The Modi government and BJP propagandists are taking great pains to counter the charge of India’s growing pro-US tilt and to camouflage this, they point to Modi’s recent visits to Afghanistan and Iran in this regard. The fact is for the Modi government, ties with Afghanistan and Iran are very much a part of the role it visualises for India as part of the US-led military bloc. Modi mentioned his Afghanistan visit in his speech at the US Congress and went on to add, “Afghans naturally recognize that the sacrifices of Americans have helped create a better life.” India did not show any urgency in developing economic cooperation with Iran as long as the US did not lift sanctions and come to a negotiated settlement with Iran – the Iran-Pakistan-India gas pipeline project remained just a neglected idea and India voted against Iran twice in IAEA. If India now believes it can use the Chabahar port project to draw Iran away from its growing economic relationship with China and its age-old ties with Pakistan, then it can only weaken India’s position in an objectively multipolar world in which most of India’s neighbours and other Asian countries already have strong economic ties with China.
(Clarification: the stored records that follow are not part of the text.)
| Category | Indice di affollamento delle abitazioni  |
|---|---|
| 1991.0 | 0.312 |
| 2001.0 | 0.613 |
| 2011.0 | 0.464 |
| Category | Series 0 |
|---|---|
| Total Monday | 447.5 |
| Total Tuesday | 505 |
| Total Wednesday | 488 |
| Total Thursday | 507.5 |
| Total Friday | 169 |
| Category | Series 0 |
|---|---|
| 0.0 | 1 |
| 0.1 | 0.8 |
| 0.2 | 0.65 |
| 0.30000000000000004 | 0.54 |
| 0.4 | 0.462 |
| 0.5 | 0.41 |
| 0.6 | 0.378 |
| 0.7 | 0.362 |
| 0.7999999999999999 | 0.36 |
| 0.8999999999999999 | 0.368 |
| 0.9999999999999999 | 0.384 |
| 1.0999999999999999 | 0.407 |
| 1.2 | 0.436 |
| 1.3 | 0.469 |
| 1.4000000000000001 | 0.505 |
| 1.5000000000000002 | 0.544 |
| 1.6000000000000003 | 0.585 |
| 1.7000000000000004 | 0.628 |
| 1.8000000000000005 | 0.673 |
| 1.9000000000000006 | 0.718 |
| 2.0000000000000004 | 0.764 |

As some Iran watchers have pointed out that it will not be a surprise if the Chabahar port in Iran in which India has now got partially involved ends up only shortening the route for Chinese exports to reach the Indian shores via Iran!
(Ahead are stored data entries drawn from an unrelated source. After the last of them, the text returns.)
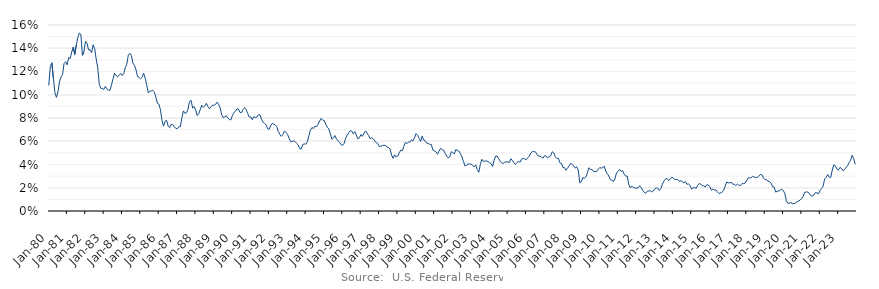
| Category | Series 0 |
|---|---|
| 1980-01-01 | 0.108 |
| 1980-02-01 | 0.124 |
| 1980-03-01 | 0.128 |
| 1980-04-01 | 0.115 |
| 1980-05-01 | 0.102 |
| 1980-06-01 | 0.098 |
| 1980-07-01 | 0.102 |
| 1980-08-01 | 0.111 |
| 1980-09-01 | 0.115 |
| 1980-10-01 | 0.118 |
| 1980-11-01 | 0.127 |
| 1980-12-01 | 0.128 |
| 1981-01-01 | 0.126 |
| 1981-02-01 | 0.132 |
| 1981-03-01 | 0.131 |
| 1981-04-01 | 0.137 |
| 1981-05-01 | 0.141 |
| 1981-06-01 | 0.135 |
| 1981-07-01 | 0.143 |
| 1981-08-01 | 0.149 |
| 1981-09-01 | 0.153 |
| 1981-10-01 | 0.152 |
| 1981-11-01 | 0.134 |
| 1981-12-01 | 0.137 |
| 1982-01-01 | 0.146 |
| 1982-02-01 | 0.144 |
| 1982-03-01 | 0.139 |
| 1982-04-01 | 0.139 |
| 1982-05-01 | 0.136 |
| 1982-06-01 | 0.143 |
| 1982-07-01 | 0.139 |
| 1982-08-01 | 0.131 |
| 1982-09-01 | 0.123 |
| 1982-10-01 | 0.109 |
| 1982-11-01 | 0.106 |
| 1982-12-01 | 0.105 |
| 1983-01-01 | 0.105 |
| 1983-02-01 | 0.107 |
| 1983-03-01 | 0.105 |
| 1983-04-01 | 0.104 |
| 1983-05-01 | 0.104 |
| 1983-06-01 | 0.108 |
| 1983-07-01 | 0.114 |
| 1983-08-01 | 0.118 |
| 1983-09-01 | 0.116 |
| 1983-10-01 | 0.115 |
| 1983-11-01 | 0.117 |
| 1983-12-01 | 0.118 |
| 1984-01-01 | 0.117 |
| 1984-02-01 | 0.118 |
| 1984-03-01 | 0.123 |
| 1984-04-01 | 0.126 |
| 1984-05-01 | 0.134 |
| 1984-06-01 | 0.136 |
| 1984-07-01 | 0.134 |
| 1984-08-01 | 0.127 |
| 1984-09-01 | 0.125 |
| 1984-10-01 | 0.122 |
| 1984-11-01 | 0.116 |
| 1984-12-01 | 0.115 |
| 1985-01-01 | 0.114 |
| 1985-02-01 | 0.115 |
| 1985-03-01 | 0.119 |
| 1985-04-01 | 0.114 |
| 1985-05-01 | 0.108 |
| 1985-06-01 | 0.102 |
| 1985-07-01 | 0.103 |
| 1985-08-01 | 0.103 |
| 1985-09-01 | 0.104 |
| 1985-10-01 | 0.102 |
| 1985-11-01 | 0.098 |
| 1985-12-01 | 0.093 |
| 1986-01-01 | 0.092 |
| 1986-02-01 | 0.087 |
| 1986-03-01 | 0.078 |
| 1986-04-01 | 0.073 |
| 1986-05-01 | 0.077 |
| 1986-06-01 | 0.078 |
| 1986-07-01 | 0.073 |
| 1986-08-01 | 0.072 |
| 1986-09-01 | 0.074 |
| 1986-10-01 | 0.074 |
| 1986-11-01 | 0.072 |
| 1986-12-01 | 0.071 |
| 1987-01-01 | 0.071 |
| 1987-02-01 | 0.072 |
| 1987-03-01 | 0.072 |
| 1987-04-01 | 0.08 |
| 1987-05-01 | 0.086 |
| 1987-06-01 | 0.084 |
| 1987-07-01 | 0.084 |
| 1987-08-01 | 0.088 |
| 1987-09-01 | 0.094 |
| 1987-10-01 | 0.095 |
| 1987-11-01 | 0.089 |
| 1987-12-01 | 0.09 |
| 1988-01-01 | 0.087 |
| 1988-02-01 | 0.082 |
| 1988-03-01 | 0.084 |
| 1988-04-01 | 0.087 |
| 1988-05-01 | 0.091 |
| 1988-06-01 | 0.089 |
| 1988-07-01 | 0.091 |
| 1988-08-01 | 0.093 |
| 1988-09-01 | 0.09 |
| 1988-10-01 | 0.088 |
| 1988-11-01 | 0.09 |
| 1988-12-01 | 0.091 |
| 1989-01-01 | 0.091 |
| 1989-02-01 | 0.092 |
| 1989-03-01 | 0.094 |
| 1989-04-01 | 0.092 |
| 1989-05-01 | 0.089 |
| 1989-06-01 | 0.083 |
| 1989-07-01 | 0.08 |
| 1989-08-01 | 0.081 |
| 1989-09-01 | 0.082 |
| 1989-10-01 | 0.08 |
| 1989-11-01 | 0.079 |
| 1989-12-01 | 0.078 |
| 1990-01-01 | 0.082 |
| 1990-02-01 | 0.085 |
| 1990-03-01 | 0.086 |
| 1990-04-01 | 0.088 |
| 1990-05-01 | 0.088 |
| 1990-06-01 | 0.085 |
| 1990-07-01 | 0.085 |
| 1990-08-01 | 0.088 |
| 1990-09-01 | 0.089 |
| 1990-10-01 | 0.087 |
| 1990-11-01 | 0.084 |
| 1990-12-01 | 0.081 |
| 1991-01-01 | 0.081 |
| 1991-02-01 | 0.078 |
| 1991-03-01 | 0.081 |
| 1991-04-01 | 0.08 |
| 1991-05-01 | 0.081 |
| 1991-06-01 | 0.083 |
| 1991-07-01 | 0.083 |
| 1991-08-01 | 0.079 |
| 1991-09-01 | 0.076 |
| 1991-10-01 | 0.075 |
| 1991-11-01 | 0.074 |
| 1991-12-01 | 0.071 |
| 1992-01-01 | 0.07 |
| 1992-02-01 | 0.073 |
| 1992-03-01 | 0.075 |
| 1992-04-01 | 0.075 |
| 1992-05-01 | 0.074 |
| 1992-06-01 | 0.073 |
| 1992-07-01 | 0.068 |
| 1992-08-01 | 0.066 |
| 1992-09-01 | 0.064 |
| 1992-10-01 | 0.066 |
| 1992-11-01 | 0.069 |
| 1992-12-01 | 0.068 |
| 1993-01-01 | 0.066 |
| 1993-02-01 | 0.063 |
| 1993-03-01 | 0.06 |
| 1993-04-01 | 0.06 |
| 1993-05-01 | 0.06 |
| 1993-06-01 | 0.06 |
| 1993-07-01 | 0.058 |
| 1993-08-01 | 0.057 |
| 1993-09-01 | 0.054 |
| 1993-10-01 | 0.053 |
| 1993-11-01 | 0.057 |
| 1993-12-01 | 0.058 |
| 1994-01-01 | 0.058 |
| 1994-02-01 | 0.06 |
| 1994-03-01 | 0.065 |
| 1994-04-01 | 0.07 |
| 1994-05-01 | 0.072 |
| 1994-06-01 | 0.071 |
| 1994-07-01 | 0.073 |
| 1994-08-01 | 0.072 |
| 1994-09-01 | 0.075 |
| 1994-10-01 | 0.077 |
| 1994-11-01 | 0.08 |
| 1994-12-01 | 0.078 |
| 1995-01-01 | 0.078 |
| 1995-02-01 | 0.075 |
| 1995-03-01 | 0.072 |
| 1995-04-01 | 0.071 |
| 1995-05-01 | 0.066 |
| 1995-06-01 | 0.062 |
| 1995-07-01 | 0.063 |
| 1995-08-01 | 0.065 |
| 1995-09-01 | 0.062 |
| 1995-10-01 | 0.06 |
| 1995-11-01 | 0.059 |
| 1995-12-01 | 0.057 |
| 1996-01-01 | 0.056 |
| 1996-02-01 | 0.058 |
| 1996-03-01 | 0.063 |
| 1996-04-01 | 0.065 |
| 1996-05-01 | 0.067 |
| 1996-06-01 | 0.069 |
| 1996-07-01 | 0.069 |
| 1996-08-01 | 0.066 |
| 1996-09-01 | 0.068 |
| 1996-10-01 | 0.065 |
| 1996-11-01 | 0.062 |
| 1996-12-01 | 0.063 |
| 1997-01-01 | 0.066 |
| 1997-02-01 | 0.064 |
| 1997-03-01 | 0.067 |
| 1997-04-01 | 0.069 |
| 1997-05-01 | 0.067 |
| 1997-06-01 | 0.065 |
| 1997-07-01 | 0.062 |
| 1997-08-01 | 0.063 |
| 1997-09-01 | 0.062 |
| 1997-10-01 | 0.06 |
| 1997-11-01 | 0.059 |
| 1997-12-01 | 0.058 |
| 1998-01-01 | 0.055 |
| 1998-02-01 | 0.056 |
| 1998-03-01 | 0.056 |
| 1998-04-01 | 0.056 |
| 1998-05-01 | 0.056 |
| 1998-06-01 | 0.055 |
| 1998-07-01 | 0.055 |
| 1998-08-01 | 0.053 |
| 1998-09-01 | 0.048 |
| 1998-10-01 | 0.045 |
| 1998-11-01 | 0.048 |
| 1998-12-01 | 0.047 |
| 1999-01-01 | 0.047 |
| 1999-02-01 | 0.05 |
| 1999-03-01 | 0.052 |
| 1999-04-01 | 0.052 |
| 1999-05-01 | 0.055 |
| 1999-06-01 | 0.059 |
| 1999-07-01 | 0.058 |
| 1999-08-01 | 0.059 |
| 1999-09-01 | 0.059 |
| 1999-10-01 | 0.061 |
| 1999-11-01 | 0.06 |
| 1999-12-01 | 0.063 |
| 2000-01-01 | 0.067 |
| 2000-02-01 | 0.065 |
| 2000-03-01 | 0.063 |
| 2000-04-01 | 0.06 |
| 2000-05-01 | 0.064 |
| 2000-06-01 | 0.061 |
| 2000-07-01 | 0.06 |
| 2000-08-01 | 0.058 |
| 2000-09-01 | 0.058 |
| 2000-10-01 | 0.057 |
| 2000-11-01 | 0.057 |
| 2000-12-01 | 0.052 |
| 2001-01-01 | 0.052 |
| 2001-02-01 | 0.051 |
| 2001-03-01 | 0.049 |
| 2001-04-01 | 0.051 |
| 2001-05-01 | 0.054 |
| 2001-06-01 | 0.053 |
| 2001-07-01 | 0.052 |
| 2001-08-01 | 0.05 |
| 2001-09-01 | 0.047 |
| 2001-10-01 | 0.046 |
| 2001-11-01 | 0.047 |
| 2001-12-01 | 0.051 |
| 2002-01-01 | 0.05 |
| 2002-02-01 | 0.049 |
| 2002-03-01 | 0.053 |
| 2002-04-01 | 0.052 |
| 2002-05-01 | 0.052 |
| 2002-06-01 | 0.049 |
| 2002-07-01 | 0.047 |
| 2002-08-01 | 0.043 |
| 2002-09-01 | 0.039 |
| 2002-10-01 | 0.039 |
| 2002-11-01 | 0.04 |
| 2002-12-01 | 0.04 |
| 2003-01-01 | 0.04 |
| 2003-02-01 | 0.039 |
| 2003-03-01 | 0.038 |
| 2003-04-01 | 0.04 |
| 2003-05-01 | 0.036 |
| 2003-06-01 | 0.033 |
| 2003-07-01 | 0.04 |
| 2003-08-01 | 0.045 |
| 2003-09-01 | 0.043 |
| 2003-10-01 | 0.043 |
| 2003-11-01 | 0.043 |
| 2003-12-01 | 0.043 |
| 2004-01-01 | 0.042 |
| 2004-02-01 | 0.041 |
| 2004-03-01 | 0.038 |
| 2004-04-01 | 0.044 |
| 2004-05-01 | 0.047 |
| 2004-06-01 | 0.047 |
| 2004-07-01 | 0.045 |
| 2004-08-01 | 0.043 |
| 2004-09-01 | 0.041 |
| 2004-10-01 | 0.041 |
| 2004-11-01 | 0.042 |
| 2004-12-01 | 0.042 |
| 2005-01-01 | 0.042 |
| 2005-02-01 | 0.042 |
| 2005-03-01 | 0.045 |
| 2005-04-01 | 0.043 |
| 2005-05-01 | 0.041 |
| 2005-06-01 | 0.04 |
| 2005-07-01 | 0.042 |
| 2005-08-01 | 0.043 |
| 2005-09-01 | 0.042 |
| 2005-10-01 | 0.045 |
| 2005-11-01 | 0.045 |
| 2005-12-01 | 0.045 |
| 2006-01-06 | 0.044 |
| 2006-02-01 | 0.046 |
| 2006-03-01 | 0.047 |
| 2006-04-01 | 0.05 |
| 2006-05-01 | 0.051 |
| 2006-06-01 | 0.051 |
| 2006-07-01 | 0.051 |
| 2006-08-01 | 0.049 |
| 2006-09-01 | 0.047 |
| 2006-10-01 | 0.047 |
| 2006-11-01 | 0.046 |
| 2006-12-01 | 0.046 |
| 2007-01-01 | 0.048 |
| 2007-02-01 | 0.047 |
| 2007-03-01 | 0.046 |
| 2007-04-01 | 0.047 |
| 2007-05-01 | 0.048 |
| 2007-06-01 | 0.051 |
| 2007-07-07 | 0.05 |
| 2007-08-07 | 0.047 |
| 2007-09-07 | 0.045 |
| 2007-10-07 | 0.045 |
| 2007-11-07 | 0.042 |
| 2007-12-07 | 0.041 |
| 2008-01-01 | 0.037 |
| 2008-02-01 | 0.037 |
| 2008-03-01 | 0.035 |
| 2008-04-01 | 0.037 |
| 2008-05-01 | 0.039 |
| 2008-06-01 | 0.041 |
| 2008-07-01 | 0.04 |
| 2008-08-01 | 0.039 |
| 2008-09-01 | 0.037 |
| 2008-10-01 | 0.038 |
| 2008-11-01 | 0.035 |
| 2008-12-01 | 0.024 |
| 2009-01-01 | 0.025 |
| 2009-02-01 | 0.029 |
| 2009-03-01 | 0.028 |
| 2009-04-01 | 0.029 |
| 2009-05-01 | 0.033 |
| 2009-06-01 | 0.037 |
| 2009-07-01 | 0.036 |
| 2009-08-01 | 0.036 |
| 2009-09-01 | 0.034 |
| 2009-10-01 | 0.034 |
| 2009-11-01 | 0.034 |
| 2009-12-01 | 0.036 |
| 2010-01-01 | 0.037 |
| 2010-02-01 | 0.037 |
| 2010-03-01 | 0.037 |
| 2010-04-01 | 0.038 |
| 2010-05-01 | 0.034 |
| 2010-06-01 | 0.032 |
| 2010-07-01 | 0.03 |
| 2010-08-01 | 0.027 |
| 2010-09-01 | 0.026 |
| 2010-10-01 | 0.025 |
| 2010-11-01 | 0.028 |
| 2010-12-01 | 0.033 |
| 2011-01-01 | 0.034 |
| 2011-02-01 | 0.036 |
| 2011-03-01 | 0.034 |
| 2011-04-01 | 0.035 |
| 2011-05-01 | 0.032 |
| 2011-06-01 | 0.03 |
| 2011-07-01 | 0.03 |
| 2011-08-01 | 0.023 |
| 2011-09-01 | 0.02 |
| 2011-10-01 | 0.022 |
| 2011-11-01 | 0.02 |
| 2011-12-01 | 0.02 |
| 2012-01-01 | 0.02 |
| 2012-02-01 | 0.02 |
| 2012-03-01 | 0.022 |
| 2012-04-01 | 0.02 |
| 2012-05-01 | 0.018 |
| 2012-06-01 | 0.016 |
| 2012-07-01 | 0.015 |
| 2012-08-01 | 0.017 |
| 2012-09-01 | 0.017 |
| 2012-10-01 | 0.018 |
| 2012-11-01 | 0.016 |
| 2012-12-01 | 0.017 |
| 2013-01-01 | 0.019 |
| 2013-02-01 | 0.02 |
| 2013-03-01 | 0.02 |
| 2013-04-01 | 0.018 |
| 2013-05-01 | 0.019 |
| 2013-06-01 | 0.023 |
| 2013-07-01 | 0.026 |
| 2013-08-01 | 0.027 |
| 2013-09-01 | 0.028 |
| 2013-10-01 | 0.026 |
| 2013-11-01 | 0.027 |
| 2013-12-01 | 0.029 |
| 2014-01-01 | 0.029 |
| 2014-02-01 | 0.027 |
| 2014-03-01 | 0.027 |
| 2014-04-01 | 0.027 |
| 2014-05-01 | 0.026 |
| 2014-06-01 | 0.026 |
| 2014-07-01 | 0.025 |
| 2014-08-01 | 0.024 |
| 2014-09-01 | 0.025 |
| 2014-10-01 | 0.023 |
| 2014-11-01 | 0.023 |
| 2014-12-01 | 0.022 |
| 2015-01-01 | 0.019 |
| 2015-02-01 | 0.02 |
| 2015-03-01 | 0.02 |
| 2015-04-01 | 0.019 |
| 2015-05-01 | 0.022 |
| 2015-06-01 | 0.024 |
| 2015-07-01 | 0.023 |
| 2015-08-01 | 0.022 |
| 2015-09-01 | 0.022 |
| 2015-10-01 | 0.021 |
| 2015-11-01 | 0.023 |
| 2015-12-01 | 0.022 |
| 2016-01-01 | 0.021 |
| 2016-02-01 | 0.018 |
| 2016-03-01 | 0.019 |
| 2016-04-01 | 0.018 |
| 2016-05-01 | 0.018 |
| 2016-06-01 | 0.016 |
| 2016-07-01 | 0.015 |
| 2016-08-01 | 0.016 |
| 2016-09-01 | 0.016 |
| 2016-10-01 | 0.018 |
| 2016-11-01 | 0.021 |
| 2016-12-01 | 0.025 |
| 2017-01-01 | 0.024 |
| 2017-02-01 | 0.024 |
| 2017-03-01 | 0.025 |
| 2017-04-01 | 0.023 |
| 2017-05-01 | 0.023 |
| 2017-06-01 | 0.022 |
| 2017-07-01 | 0.023 |
| 2017-08-01 | 0.022 |
| 2017-09-01 | 0.022 |
| 2017-10-01 | 0.024 |
| 2017-11-01 | 0.024 |
| 2017-12-01 | 0.024 |
| 2018-01-01 | 0.026 |
| 2018-02-01 | 0.029 |
| 2018-03-01 | 0.028 |
| 2018-04-01 | 0.029 |
| 2018-05-01 | 0.03 |
| 2018-06-01 | 0.029 |
| 2018-07-01 | 0.029 |
| 2018-08-01 | 0.029 |
| 2018-09-01 | 0.03 |
| 2018-10-01 | 0.032 |
| 2018-11-01 | 0.031 |
| 2018-12-01 | 0.028 |
| 2019-01-01 | 0.027 |
| 2019-02-01 | 0.027 |
| 2019-03-01 | 0.026 |
| 2019-04-01 | 0.025 |
| 2019-05-01 | 0.024 |
| 2019-06-01 | 0.021 |
| 2019-07-01 | 0.021 |
| 2019-08-01 | 0.016 |
| 2019-09-01 | 0.017 |
| 2019-10-01 | 0.017 |
| 2019-11-01 | 0.018 |
| 2019-12-01 | 0.019 |
| 2020-01-01 | 0.018 |
| 2020-02-01 | 0.015 |
| 2020-03-01 | 0.009 |
| 2020-04-01 | 0.007 |
| 2020-05-01 | 0.007 |
| 2020-06-01 | 0.007 |
| 2020-07-01 | 0.006 |
| 2020-08-01 | 0.007 |
| 2020-09-01 | 0.007 |
| 2020-10-01 | 0.008 |
| 2020-11-01 | 0.009 |
| 2020-12-01 | 0.009 |
| 2021-01-01 | 0.011 |
| 2021-02-01 | 0.013 |
| 2021-03-01 | 0.016 |
| 2021-04-01 | 0.016 |
| 2021-05-01 | 0.016 |
| 2021-06-01 | 0.015 |
| 2021-07-01 | 0.013 |
| 2021-08-01 | 0.013 |
| 2021-09-01 | 0.014 |
| 2021-10-01 | 0.016 |
| 2021-11-01 | 0.016 |
| 2021-12-01 | 0.015 |
| 2022-01-01 | 0.018 |
| 2022-02-01 | 0.019 |
| 2022-03-01 | 0.021 |
| 2022-04-01 | 0.028 |
| 2022-05-01 | 0.029 |
| 2022-06-01 | 0.031 |
| 2022-07-01 | 0.029 |
| 2022-08-01 | 0.029 |
| 2022-09-01 | 0.035 |
| 2022-10-01 | 0.04 |
| 2022-11-01 | 0.039 |
| 2022-12-01 | 0.036 |
| 2023-01-01 | 0.035 |
| 2023-02-01 | 0.038 |
| 2023-03-01 | 0.037 |
| 2023-04-01 | 0.035 |
| 2023-05-01 | 0.036 |
| 2023-06-01 | 0.038 |
| 2023-07-01 | 0.039 |
| 2023-08-01 | 0.042 |
| 2023-09-01 | 0.044 |
| 2023-10-01 | 0.048 |
| 2023-11-01 | 0.045 |
| 2023-12-01 | 0.04 |

While the Congress was in power, Modi and the BJP used to constantly used to taunt the Congress government as a foreign puppet because of Sonia Gandhi’s Italian origin and also because of the policies of globalisation, pro-FDI policies, and the diktats of WTO. Now there is a complete U-Turn and the biggest talking points in the report card of the first two years of the Modi government are Modi’s foreign trips and the FDI they are presumably securing for India. With its catchphrase of “Make in India”, the government now takes pride in advertising India as one of the most FDI-friendly countries in the world. This obsession with ‘made in India’ is alarmingly undermining what should be the two more basic concerns – ‘made by India’ and ‘made for India’ – that relate directly to the promotion of India’s self-reliance and the welfare of the common people, which ultimately underpin India’s political and economic independence and sovereignty.
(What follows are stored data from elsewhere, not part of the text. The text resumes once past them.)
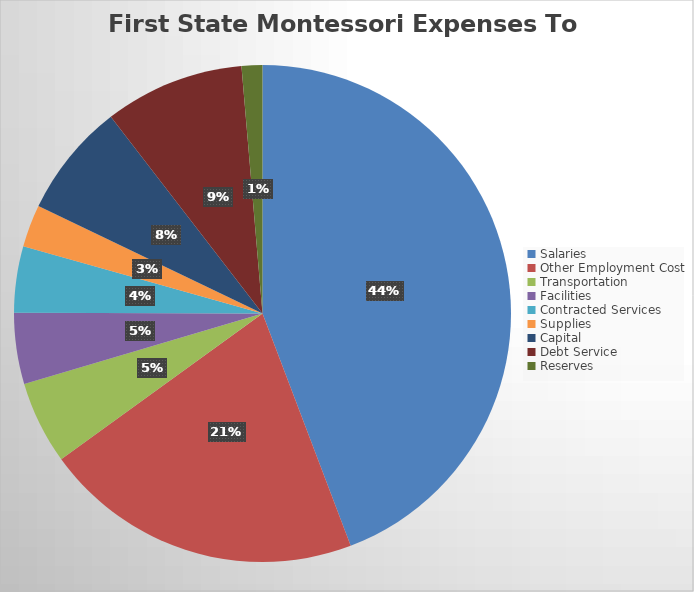
| Category | Series 0 |
|---|---|
| Salaries | 3278088.24 |
| Other Employment Cost | 1541759.12 |
| Transportation | 400118.79 |
| Facilities | 343054.07 |
| Contracted Services | 319502.44 |
| Supplies | 204151.33 |
| Capital | 550939.15 |
| Debt Service | 674600 |
| Reserves | 100000 |
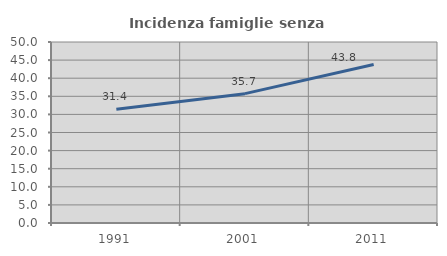
| Category | Incidenza famiglie senza nuclei |
|---|---|
| 1991.0 | 31.393 |
| 2001.0 | 35.735 |
| 2011.0 | 43.761 |
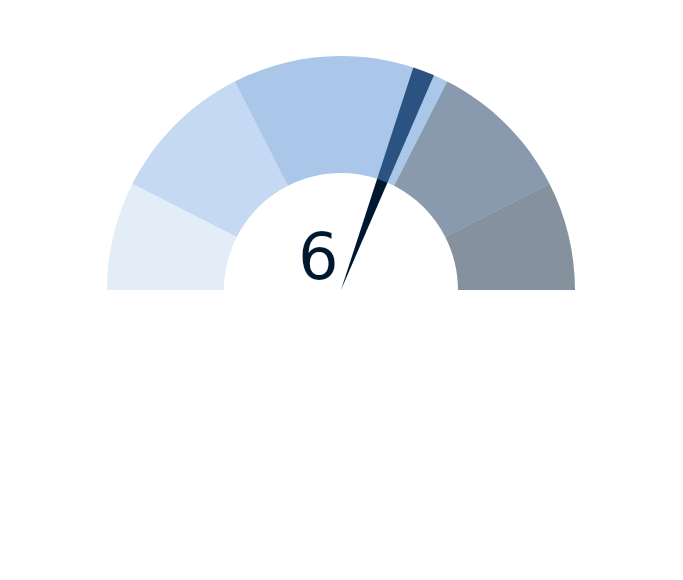
| Category | factor |
|---|---|
| 0 | 6 |
| 1 | 0.3 |
| 2 | 13.7 |

The time has come to resist this suicidal combination of the Modi government’s foreign and economic policies that are reducing India to a military base and captive market for the Americans to the detriment of the needs and interests of India’s billion-plus population, especially the poor and the young whose survival and future are at stake. Let us turn the forthcoming September 2 strike called by the central trade unions into a powerful countrywide show of strength against the disastrous policies of the Modi regime.